The Foundation is going to do its best for them to continue school. It will mean less that we have to use for other projects.

Thank you for listening.  Helen & Bill Allen


With our pallet shipments finally arriving after 12 months in the shipping and customs netherworld of Uganda, we made the decision not to do that again. The Red Cross ran across the same issues with 4 40' containers of donated items. It is maddening when people really need donated items to assist them in their lives, and bureacrats decide they either need baksheesh, or some invented customs duty.  The feminine hygiene kits we made here in Cody Wyoming, we tested by Uganda customs at a lab for "staph". Goodness did they think we would send used kits ........ So two kits that were taken from the shipment were sent to a lab and of course lab fees, then they kept the negative kits. Kits that could have gone to two girls.   One of our Board members, Mary Ann and me have been making kits so we can just send some in the mail to them to try and keep up a stock as needed. It is what we do with our spare time, and funds from our general fund.

We hope to be able to continue to fund breakfasts for the children; funds to help the school children and possibly buy more wheelchairs this year. 

We thank our donors who believe in our mission and wish all a wonderful new year.

November 2019

Since last October, 2018, two pallets were packed and shipped to Masaka Uganda, from wyoming and Perth Australia.  Both packed so not one square inch was to spare.  We were assured by shippers that they would be in Masaka before a mission of six of us flew to Masaka in February 2019.  This was not to be due to changes in Inland Revenue in Uganda, Tanzania and Kenya, whereby  items were being inspected and taxed depending on the knowledge of the inspector. For instance they wanted to tax us on handmade scrap baby quilts, which had a handmade label attached, then changed their minds; but taxed us on nboxes of school pencils as they were "made in China" purchased from our local Dollar Tree.  The took two feminine hygiene kits to a labratory to check for "staph" and we had to pay for the negative lab results and of course the kits weren't returned to us. It was a never ending daily stream of regulations that diudnt make good sense in any manner. 

However that is all over and the pallets have been forwarded to CBIRD in Uganda and are now in the process sof distribution to the school, the medical clinic and to other recipients.

We are not the only ones who have fallento this recent trap - of course it is all about money, not caring for the poor of the country who desperately need the help.  The Red Cross have four 40 foot containers languishing awaiting for bureaucratic wheels to turn. 

We are happy however that items donated and hand sewng have arrived and are currently in the donation process.

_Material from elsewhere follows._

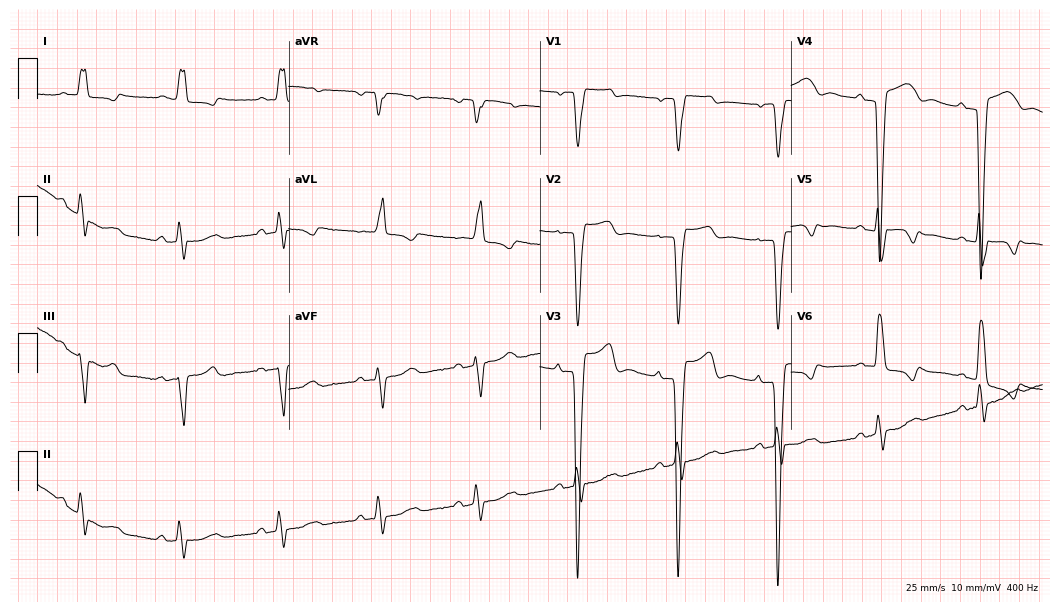
Standard 12-lead ECG recorded from a female, 80 years old (10.2-second recording at 400 Hz). The tracing shows left bundle branch block (LBBB).

To add to the girls' feminine hygiene kits we put together (220 of them) we are currently sewing 20 more kits to add to inventory and can be used as needed and will assist the girls in coming to school consistently instead of dropping out, or early marriage.  We used approximately 1 mile of thread and that is an estimate on the light side.

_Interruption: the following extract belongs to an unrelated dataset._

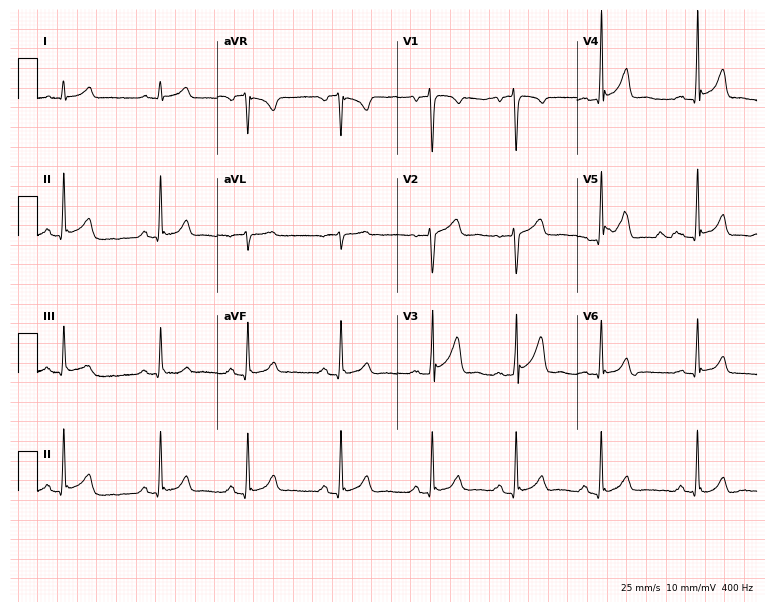
Standard 12-lead ECG recorded from a man, 24 years old. None of these six findings is recorded: first-degree AV block, right bundle branch block, left bundle branch block, sinus bradycardia, atrial fibrillation, sinus tachycardia. Only these six findings were labelled.

Sincerely thanks to everyone who helped pack pallets, donated items, sewed in their spare time and cheered us on.

The pallet from Australia was donated from a retiring businessman who owned  sports store. From photos you will see just how much these new and updated school sports equipment items were appreciated.  We will be posting photos on the gallery page.

This is a new and updated web site  and some pages are still to be completed.

Once again thank you for everyone who supported us in one way or another to help these people in the Masaka region of Uganda.